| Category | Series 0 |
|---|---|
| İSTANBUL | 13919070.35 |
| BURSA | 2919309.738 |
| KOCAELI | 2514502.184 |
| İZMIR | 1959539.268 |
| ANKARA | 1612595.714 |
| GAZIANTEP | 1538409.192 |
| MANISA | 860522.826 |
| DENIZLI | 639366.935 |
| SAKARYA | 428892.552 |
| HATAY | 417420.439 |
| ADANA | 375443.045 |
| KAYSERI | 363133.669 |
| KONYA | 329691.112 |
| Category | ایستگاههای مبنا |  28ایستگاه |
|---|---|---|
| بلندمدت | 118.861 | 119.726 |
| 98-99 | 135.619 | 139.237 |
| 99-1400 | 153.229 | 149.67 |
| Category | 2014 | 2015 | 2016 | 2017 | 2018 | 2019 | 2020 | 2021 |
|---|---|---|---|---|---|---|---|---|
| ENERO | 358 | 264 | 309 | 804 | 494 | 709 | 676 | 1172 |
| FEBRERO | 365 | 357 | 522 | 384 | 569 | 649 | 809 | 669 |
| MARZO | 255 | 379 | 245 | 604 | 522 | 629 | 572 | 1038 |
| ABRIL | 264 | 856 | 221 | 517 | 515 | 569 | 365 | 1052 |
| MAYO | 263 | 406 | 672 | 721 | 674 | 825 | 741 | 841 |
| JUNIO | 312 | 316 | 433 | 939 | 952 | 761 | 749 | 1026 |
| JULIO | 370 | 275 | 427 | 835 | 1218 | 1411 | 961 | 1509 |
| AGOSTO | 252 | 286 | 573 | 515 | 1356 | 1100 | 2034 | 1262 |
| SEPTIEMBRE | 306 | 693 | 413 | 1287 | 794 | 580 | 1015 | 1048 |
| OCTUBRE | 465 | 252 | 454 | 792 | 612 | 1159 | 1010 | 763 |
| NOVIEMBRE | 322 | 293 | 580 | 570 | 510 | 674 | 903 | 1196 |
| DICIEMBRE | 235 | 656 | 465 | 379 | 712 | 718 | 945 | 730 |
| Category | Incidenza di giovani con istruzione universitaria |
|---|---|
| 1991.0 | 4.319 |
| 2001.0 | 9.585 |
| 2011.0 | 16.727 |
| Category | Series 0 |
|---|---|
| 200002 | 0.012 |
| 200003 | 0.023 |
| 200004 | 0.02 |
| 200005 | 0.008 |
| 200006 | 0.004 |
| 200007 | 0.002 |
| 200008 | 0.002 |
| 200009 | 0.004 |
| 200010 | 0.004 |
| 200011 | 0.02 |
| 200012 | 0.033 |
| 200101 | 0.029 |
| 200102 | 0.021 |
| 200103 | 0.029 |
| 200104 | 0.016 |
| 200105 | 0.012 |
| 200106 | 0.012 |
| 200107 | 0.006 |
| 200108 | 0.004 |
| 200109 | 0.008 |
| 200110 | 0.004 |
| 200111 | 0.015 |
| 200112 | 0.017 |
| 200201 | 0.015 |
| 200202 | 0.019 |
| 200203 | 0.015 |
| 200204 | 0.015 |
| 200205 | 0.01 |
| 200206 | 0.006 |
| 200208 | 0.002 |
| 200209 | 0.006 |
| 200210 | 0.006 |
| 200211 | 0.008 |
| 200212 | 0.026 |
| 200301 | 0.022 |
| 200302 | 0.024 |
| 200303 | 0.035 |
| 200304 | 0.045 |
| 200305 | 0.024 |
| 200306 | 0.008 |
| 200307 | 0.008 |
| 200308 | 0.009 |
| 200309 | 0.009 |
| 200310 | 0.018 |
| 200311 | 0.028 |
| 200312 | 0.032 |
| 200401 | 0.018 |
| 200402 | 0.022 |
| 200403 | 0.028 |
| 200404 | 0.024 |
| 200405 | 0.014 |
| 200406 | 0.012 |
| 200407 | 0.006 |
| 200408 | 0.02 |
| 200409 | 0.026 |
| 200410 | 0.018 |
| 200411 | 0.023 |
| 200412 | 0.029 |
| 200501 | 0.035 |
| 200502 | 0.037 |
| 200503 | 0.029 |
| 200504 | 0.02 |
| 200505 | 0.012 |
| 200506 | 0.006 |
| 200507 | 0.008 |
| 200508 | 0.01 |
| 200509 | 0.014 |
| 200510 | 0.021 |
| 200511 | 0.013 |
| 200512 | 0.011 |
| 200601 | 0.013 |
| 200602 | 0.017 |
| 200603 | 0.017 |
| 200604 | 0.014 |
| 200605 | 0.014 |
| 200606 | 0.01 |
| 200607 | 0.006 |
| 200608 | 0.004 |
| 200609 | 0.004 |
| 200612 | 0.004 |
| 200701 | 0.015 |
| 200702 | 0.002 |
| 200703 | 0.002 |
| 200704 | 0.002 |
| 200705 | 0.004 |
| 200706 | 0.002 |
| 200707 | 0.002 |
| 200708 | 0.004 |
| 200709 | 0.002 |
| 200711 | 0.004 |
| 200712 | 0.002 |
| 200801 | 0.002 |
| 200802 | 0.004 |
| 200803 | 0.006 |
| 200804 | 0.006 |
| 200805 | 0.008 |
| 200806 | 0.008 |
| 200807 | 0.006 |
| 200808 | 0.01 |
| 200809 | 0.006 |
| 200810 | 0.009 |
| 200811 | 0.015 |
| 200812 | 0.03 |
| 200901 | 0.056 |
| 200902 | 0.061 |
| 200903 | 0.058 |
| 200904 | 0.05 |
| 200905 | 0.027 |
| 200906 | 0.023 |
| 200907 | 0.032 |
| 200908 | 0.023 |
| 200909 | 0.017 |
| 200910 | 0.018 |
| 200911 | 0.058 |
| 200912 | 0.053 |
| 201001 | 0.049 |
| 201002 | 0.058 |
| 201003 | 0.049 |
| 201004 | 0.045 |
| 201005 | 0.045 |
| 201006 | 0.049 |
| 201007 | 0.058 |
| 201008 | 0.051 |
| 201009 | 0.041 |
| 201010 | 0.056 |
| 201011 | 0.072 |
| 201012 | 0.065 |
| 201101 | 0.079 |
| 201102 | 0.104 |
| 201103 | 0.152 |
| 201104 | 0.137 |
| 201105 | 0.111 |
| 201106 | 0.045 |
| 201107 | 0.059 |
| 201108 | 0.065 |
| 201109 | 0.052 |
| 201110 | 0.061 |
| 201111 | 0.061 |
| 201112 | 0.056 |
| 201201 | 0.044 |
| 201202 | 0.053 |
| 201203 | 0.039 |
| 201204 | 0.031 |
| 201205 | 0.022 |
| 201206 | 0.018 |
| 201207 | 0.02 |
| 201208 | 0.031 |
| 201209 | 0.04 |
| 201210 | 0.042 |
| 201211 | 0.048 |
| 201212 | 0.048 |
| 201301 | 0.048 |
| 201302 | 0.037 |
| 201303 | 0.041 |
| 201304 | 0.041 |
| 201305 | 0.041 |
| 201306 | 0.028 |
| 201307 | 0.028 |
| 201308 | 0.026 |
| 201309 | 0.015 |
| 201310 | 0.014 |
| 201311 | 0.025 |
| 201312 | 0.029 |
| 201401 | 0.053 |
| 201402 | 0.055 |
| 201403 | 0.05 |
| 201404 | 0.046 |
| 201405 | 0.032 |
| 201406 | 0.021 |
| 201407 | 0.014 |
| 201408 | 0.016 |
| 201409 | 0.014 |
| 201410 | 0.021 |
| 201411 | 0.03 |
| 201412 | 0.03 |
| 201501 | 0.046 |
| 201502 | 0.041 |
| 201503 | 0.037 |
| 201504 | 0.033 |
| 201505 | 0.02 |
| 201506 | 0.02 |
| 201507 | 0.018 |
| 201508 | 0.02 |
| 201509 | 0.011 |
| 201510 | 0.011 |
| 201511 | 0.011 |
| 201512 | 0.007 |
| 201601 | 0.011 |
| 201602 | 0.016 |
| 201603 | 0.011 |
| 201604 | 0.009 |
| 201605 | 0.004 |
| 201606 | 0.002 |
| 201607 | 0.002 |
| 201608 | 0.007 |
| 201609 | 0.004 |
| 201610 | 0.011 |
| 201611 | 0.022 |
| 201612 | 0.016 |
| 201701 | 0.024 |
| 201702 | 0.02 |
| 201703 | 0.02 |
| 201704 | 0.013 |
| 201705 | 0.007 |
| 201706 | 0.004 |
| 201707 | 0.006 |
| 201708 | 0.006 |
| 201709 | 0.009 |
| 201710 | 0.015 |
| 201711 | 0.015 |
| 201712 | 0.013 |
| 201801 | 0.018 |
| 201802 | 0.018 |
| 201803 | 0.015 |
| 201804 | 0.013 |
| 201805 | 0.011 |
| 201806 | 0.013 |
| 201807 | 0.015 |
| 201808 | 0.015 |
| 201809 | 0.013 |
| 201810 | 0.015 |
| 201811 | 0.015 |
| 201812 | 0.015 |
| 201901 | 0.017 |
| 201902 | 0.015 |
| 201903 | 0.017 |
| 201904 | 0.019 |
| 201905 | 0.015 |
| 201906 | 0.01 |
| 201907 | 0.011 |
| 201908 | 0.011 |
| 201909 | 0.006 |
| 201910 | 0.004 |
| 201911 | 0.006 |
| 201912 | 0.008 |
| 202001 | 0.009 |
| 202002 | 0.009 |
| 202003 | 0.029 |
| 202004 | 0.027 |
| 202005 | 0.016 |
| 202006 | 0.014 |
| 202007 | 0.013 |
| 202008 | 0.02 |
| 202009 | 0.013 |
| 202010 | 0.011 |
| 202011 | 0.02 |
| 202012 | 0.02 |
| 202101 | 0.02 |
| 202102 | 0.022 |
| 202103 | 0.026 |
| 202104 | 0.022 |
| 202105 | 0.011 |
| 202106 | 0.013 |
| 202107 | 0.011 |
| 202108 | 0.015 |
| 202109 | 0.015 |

☆ ☆ ☆ ☆

_Exercise goal_
Look for the string "Category" in the entries above. Copy every line that has it.

_Task solution_
| Category | Series 0 |
| Category | ایستگاههای مبنا |  28ایستگاه |
| Category | 2014 | 2015 | 2016 | 2017 | 2018 | 2019 | 2020 | 2021 |
| Category | Incidenza di giovani con istruzione universitaria |
| Category | Series 0 |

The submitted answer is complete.